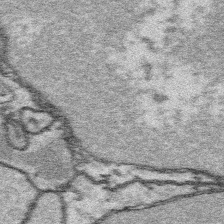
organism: Platynereis dumerilii
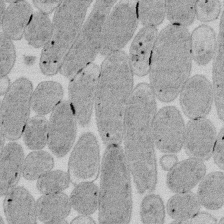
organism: E. coli
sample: Bacterial nucleoid
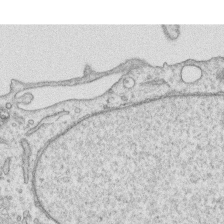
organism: Human
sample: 1205lu cells
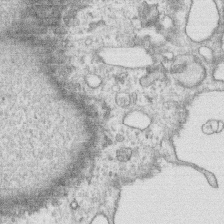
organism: Human
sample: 1205lu cells
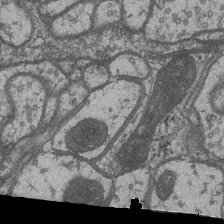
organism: Drosophila
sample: Optic medulla
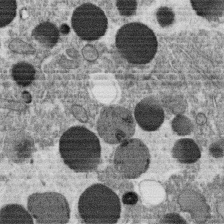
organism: C. elegans
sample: C. elegans oocyte; sperm cells
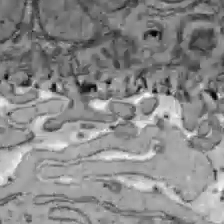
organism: C57BL Mouse
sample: Liver
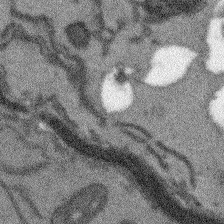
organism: Arabidopsis thaliana
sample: Root tip
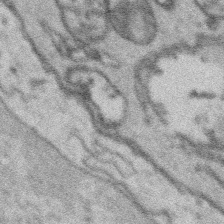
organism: Platynereis dumerilii
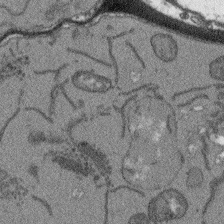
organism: Arabidopsis thaliana
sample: Root tip
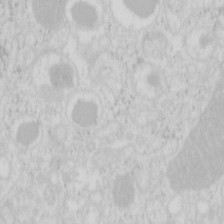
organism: Mouse
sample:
_ _ _ _ _ _ _
- [TASK OBJECTIVE]: Starting at the line that contains "organism: Drosophila", reproduce exactly and only the lines through the end of the entries above, with the pictures excluded.

- [YOUR RESPONSE]:
organism: Drosophila
sample: Optic medulla
organism: C. elegans
sample: C. elegans oocyte; sperm cells
organism: C57BL Mouse
sample: Liver
organism: Arabidopsis thaliana
sample: Root tip
organism: Platynereis dumerilii
organism: Arabidopsis thaliana
sample: Root tip
organism: Mouse
sample:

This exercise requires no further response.